Este foi o primeiro filme do Oscar 2016 a que assisti e concorre em seis categorias:  melhor ator coadjuvante (Mark Ruffalo), melhor atriz coadjuvante (Rachel McAdams), melhor edição, melhor direção, melhor roteiro original e melhor filme. Ainda sem ver os outros longas que concorrem com ele, arrisco dizer que este deve levar no máximo o prêmio de melhor roteiro, que é seu diferencial. É o roteiro sobre a construção de um roteiro: aquele que sairia nas páginas do jornal naquele ano de 2002, ganharia o maior prêmio de reportagem do mundo — o Pulitzer — e ainda renderia outras 600 suítes (continuações da primeira reportagem). E com toda a dificuldade que investigar a instituição Igreja Católica representa.

É, sobretudo, a história de um jornalismo que está em extinção: aquele que preza pela investigação árdua de uma história que, quando publicada, não será esquecida no dia seguinte, no turbilhão de informações em que estamos mergulhados. Pelo contrário, será comentada em todo o planeta e ainda mexerá com alicerces tão poderosos quanto os de uma instituição milenar. Quantos veículos de comunicação ainda possuem uma equipe paga para investigar, levando-se o tempo que for, grandes histórias como esta? É, sem dúvida, um investimento caro, mas o resultado obtido pelo “Boston Globe”  mostra que suas consequências, em termos de prestígio para o jornal, são recompensadoras.
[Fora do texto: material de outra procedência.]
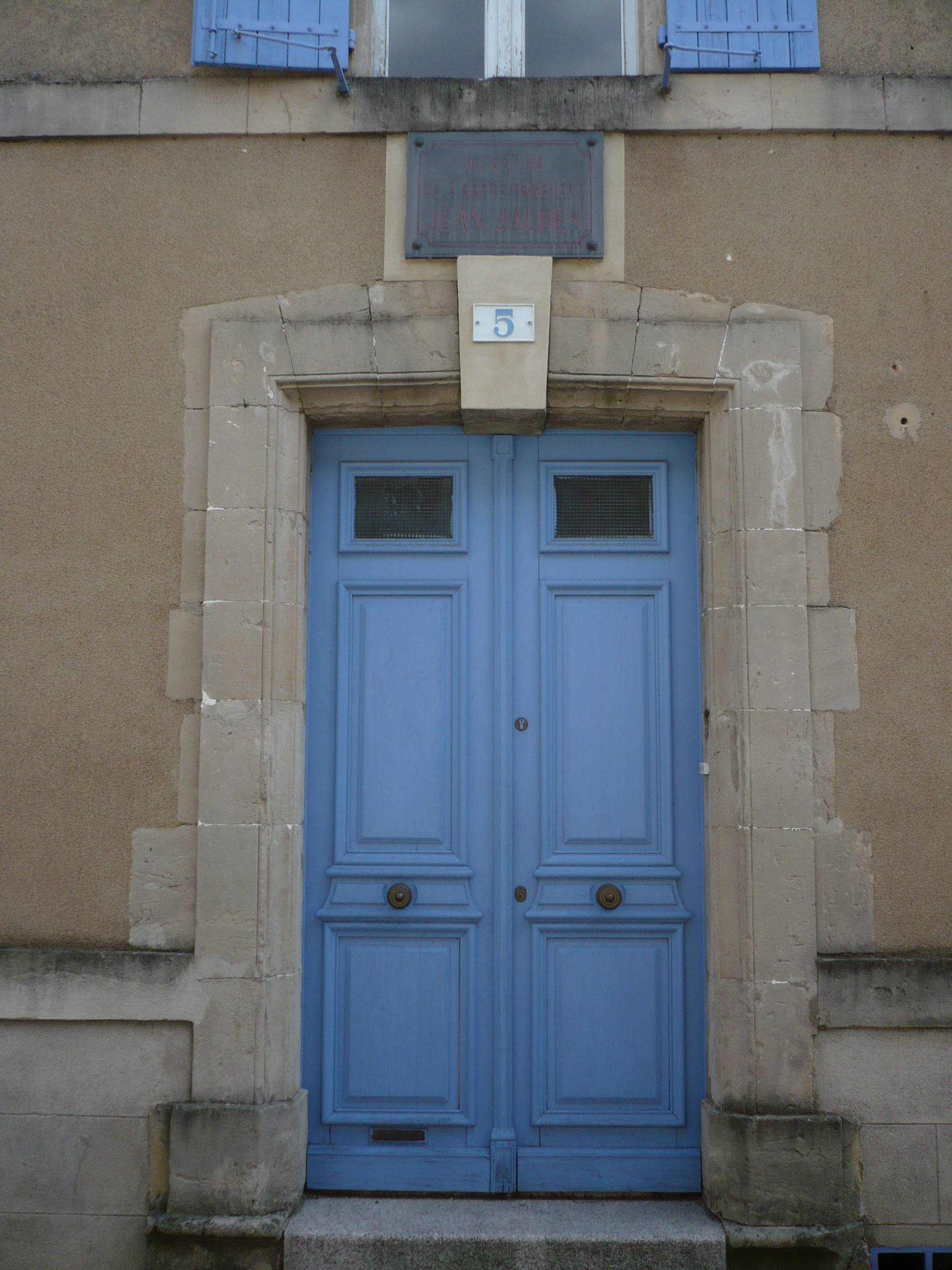 Entrée de la modeste demeure familiale des Jaurès à Castres dans le département français du Tarn.

Talvez, se tivéssemos mais investimentos desse tipo, não estaríamos vendo tantos jornais fechando as portas, perdidos em sua insignificância de conterem apenas o noticiário oficialesco e um amontoado de colunas de opinião, que não fazem mais frente à plataforma mais própria para opinar: as redes sociais e blogs. E tenho certeza que não faltariam jornalistas apaixonados pela reportagem que adorariam integrar equipes como a “Spotlight”: é este, afinal, o sonho de 9 em 10 estudantes de jornalismo, que depois se frustram e se acomodam atolados no rame-rame da profissão.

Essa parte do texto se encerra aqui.